Il sottosegretario alla presidenza del Consiglio Graziano Delrio aveva promesso una “rivoluzione culturale”. In serata la tornata di nomine delle grandi aziende pubbliche conferma le promesse di Palazzo Chigi. Come era accaduto all’esecutivo, anche le principali società controllate si aprono alle donne. Matteo Renzi aveva voluto otto ministre su sedici componenti della sua squadra, oggi il governo premia altre manager in rosa. Emma Marcegaglia diventa presidente di Eni, Patrizia Grieco di Enel, Luisa Todini delle Poste. «Sono particolarmente soddisfatto per la forte presenza femminile – il commento a caldo del presidente del Consiglio – segno di un protagonismo che chiedeva da troppo tempo un pieno riconoscimento anche da parte del settore pubblico. In linea, anche all’avanguardia, rispetto alle migliori esperienze europee e internazionali».
La parità di genere è raggiunta, o quasi. Come anticipato nelle ultime ore, viene riconosciuto il ruolo dell’ex presidente di Confindustria Marcegaglia, che sostituirà Giuseppe Recchi. Alla presidenza Enel arriva Patrizia Grieco, oggi presidente esecutivo di Olivetti. Una poltrona che il toto-nomine aveva assegnato a Luisa Todini, membro del cda Rai, finita invece alle Poste. Conclude il quadro Catia Bastioli, vicina alla presidenza di Terna. In realtà l’indicazione del governo per questa casella ancora non c’è – le uniche nomine che dovevano obbligatoriamente arrivare entro stasera erano quelle di Eni e Finmeccanica – ma solo perché la proposta spetta formalmente al cda di Cassa depositi e prestiti. Per il nome dell’amministratore delegato di Terna occorrerà ancora attendere 24 ore.
Rivoluzione in rosa, dunque. Ma nessuna drastica rottamazione. L’imponente cambio dei manager rispetta infatti il principio di continuità aziendale. Non sfugge così la scelta di Claudio Descalzi come amministratore delegato di Eni, né quella di Francesco Starace all’Enel. Entrambi cresciuti all’interno delle rispettive società, tutti e due vicini ai dirigenti uscenti. Coerentemente non cambia nemmeno il presidente di Finmeccanica. Come ampiamente previsto dalle indiscrezioni di questi giorni, Gianni De Gennaro rimane al suo posto.
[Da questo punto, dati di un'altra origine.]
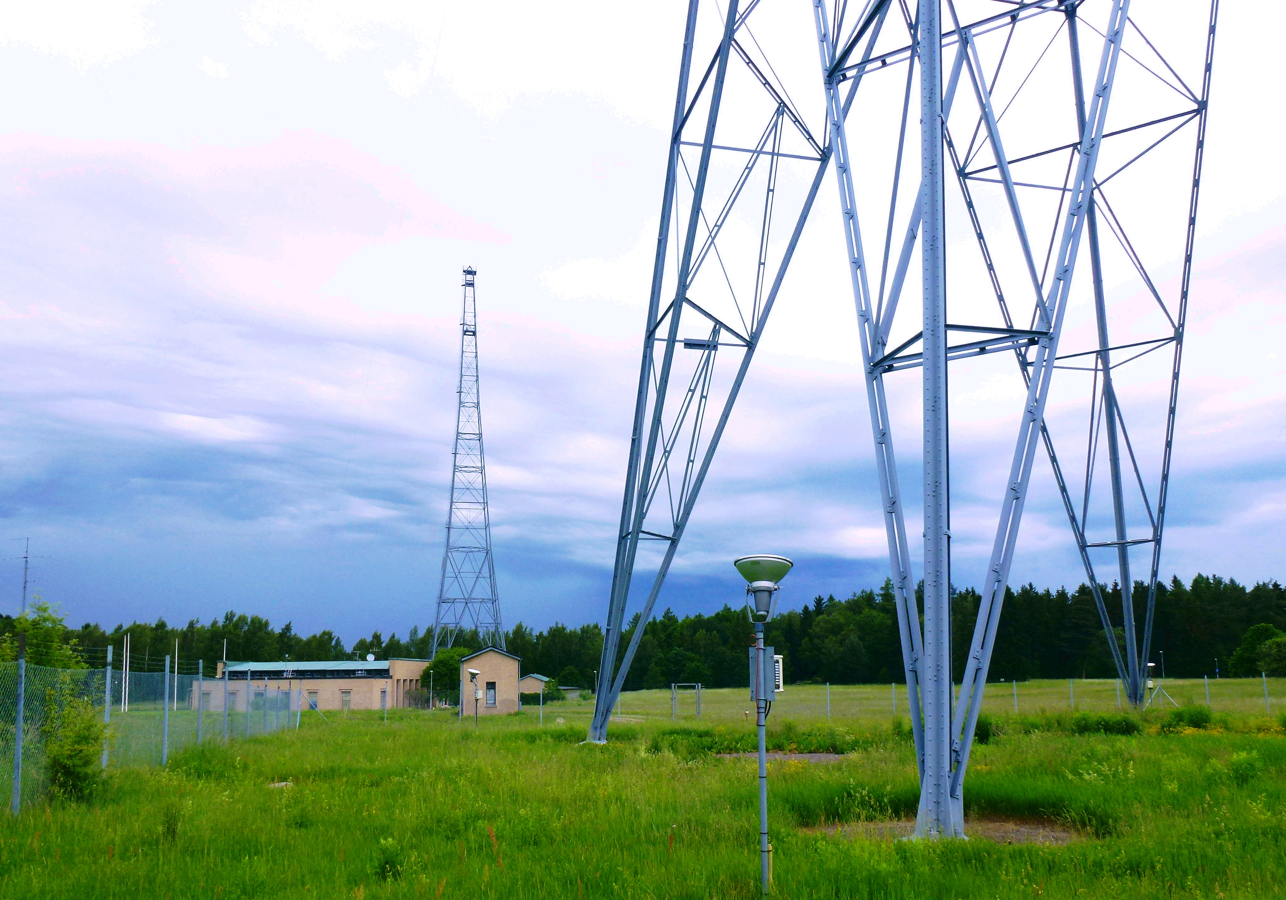 Motala Rundradiomuseum, radiomasterna

Al suo fianco il nuovo ad Mauro Moretti, in arrivo dalle Ferrovie dello Stato, a lungo in lizza proprio per entrare al governo (Renzi lo aveva indicato per occuparsi di Sviluppo Economico). Chiude la tornata di nomine Francesco Caio, che passa dall’agenda digitale all’amministrazione di Poste Italiane.
Trovata l’intesa all’interno dell’esecutivo, cambiano i vertici delle grandi società quotate pubbliche. Ma il primo passaggio davvero rilevante del governo Renzi non è al riparo da qualche problema. Prima di arrivare a chiudere l’accordo sui nuovi manager, a Palazzo Chigi va in scena un lungo confronto tra il premier e il titolare dell’Economia Pier Carlo Padoan. Le cronache raccontano un serrato vertice di oltre quattro ore, al termine del quale il presidente del Consiglio sale al Quirinale per informare il capo dello Stato (seguito poco dopo dall’ad uscente di Eni Scaroni). Una giornata intensa per il presidente del Consiglio, culminata con un fuoriprogramma destinato a sollevare l’interesse dei retroscenisti. La visita a Palazzo Chigi dell’ex Cavaliere Silvio Berlusconi.
Intanto sui manager pubblici l’esecutivo ottiene un altro risultato di indubbio valore. La revisione degli emolumenti. «Il tetto fissato per le indennità dei presidenti delle società – spiega Renzi – che passano in alcuni casi da cifre a molti zeri a 238mila euro annui lordi, costituisce una novità che speriamo si imponga come best practice per tutta la Pubblica amministrazione e il segnale di una ritrovata sobrietà di un settore pubblico non più distante dai cittadini».